**What this task involves**. Could you output the listing that follows exactly, without its images?

**Source information**.
=== Begin Enclosure ===
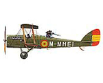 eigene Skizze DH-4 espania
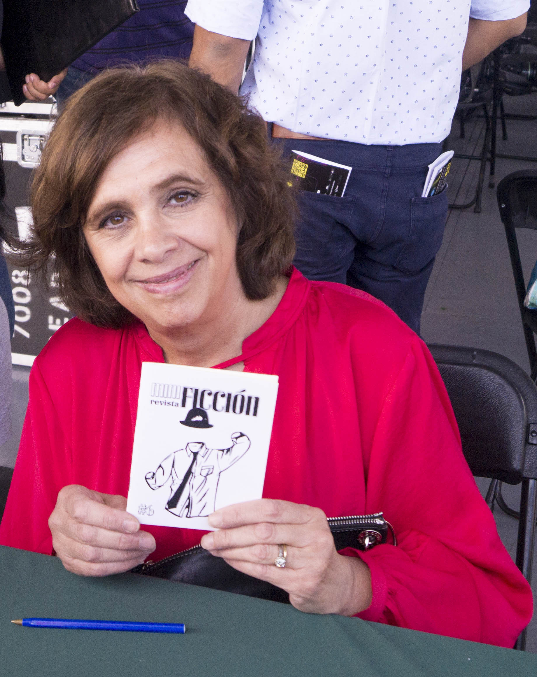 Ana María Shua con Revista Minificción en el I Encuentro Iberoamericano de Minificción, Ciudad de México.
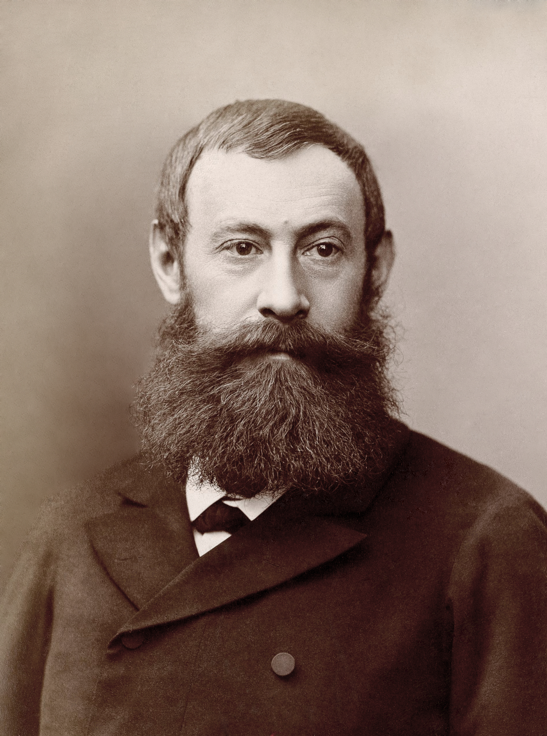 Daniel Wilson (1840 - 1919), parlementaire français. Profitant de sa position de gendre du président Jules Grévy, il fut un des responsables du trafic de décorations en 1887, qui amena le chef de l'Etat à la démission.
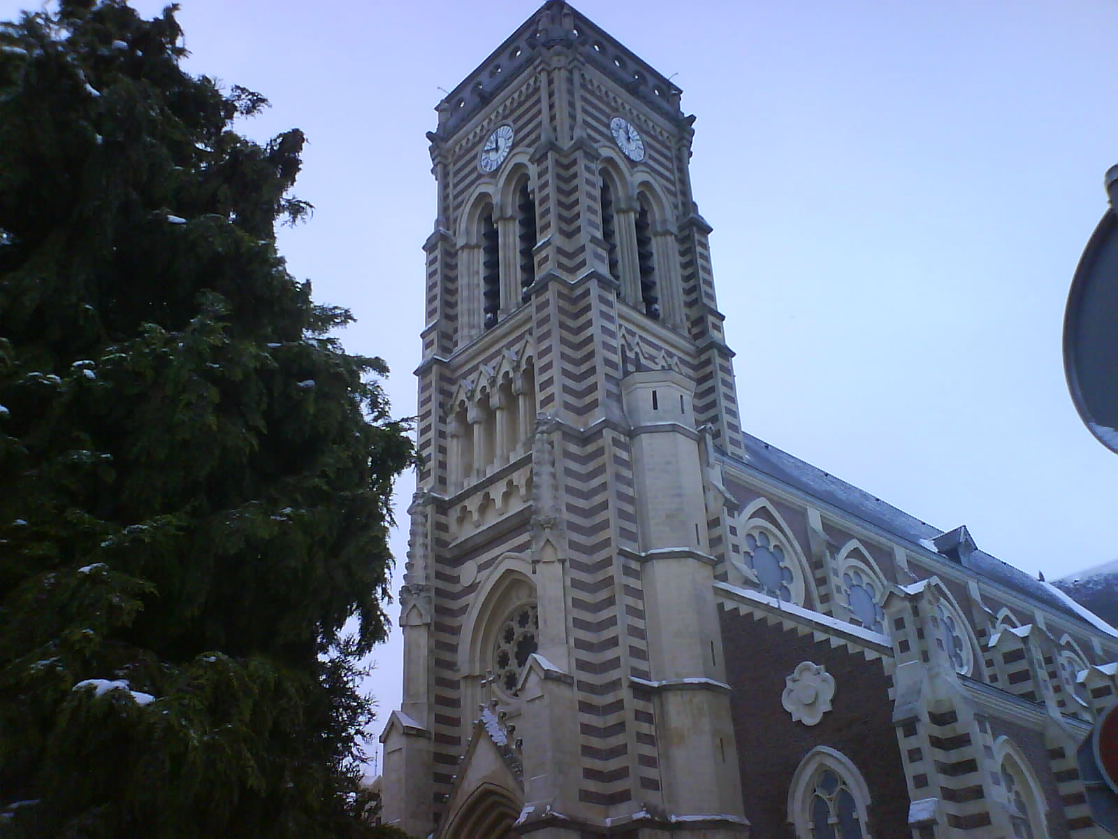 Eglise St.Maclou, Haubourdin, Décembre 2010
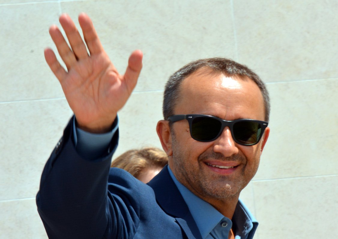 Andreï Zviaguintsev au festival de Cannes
=== End Enclosure ===
**Result of this exercise**.
 eigene Skizze DH-4 espania
 Ana María Shua con Revista Minificción en el I Encuentro Iberoamericano de Minificción, Ciudad de México.
 Daniel Wilson (1840 - 1919), parlementaire français. Profitant de sa position de gendre du président Jules Grévy, il fut un des responsables du trafic de décorations en 1887, qui amena le chef de l'Etat à la démission.
 Eglise St.Maclou, Haubourdin, Décembre 2010
 Andreï Zviaguintsev au festival de Cannes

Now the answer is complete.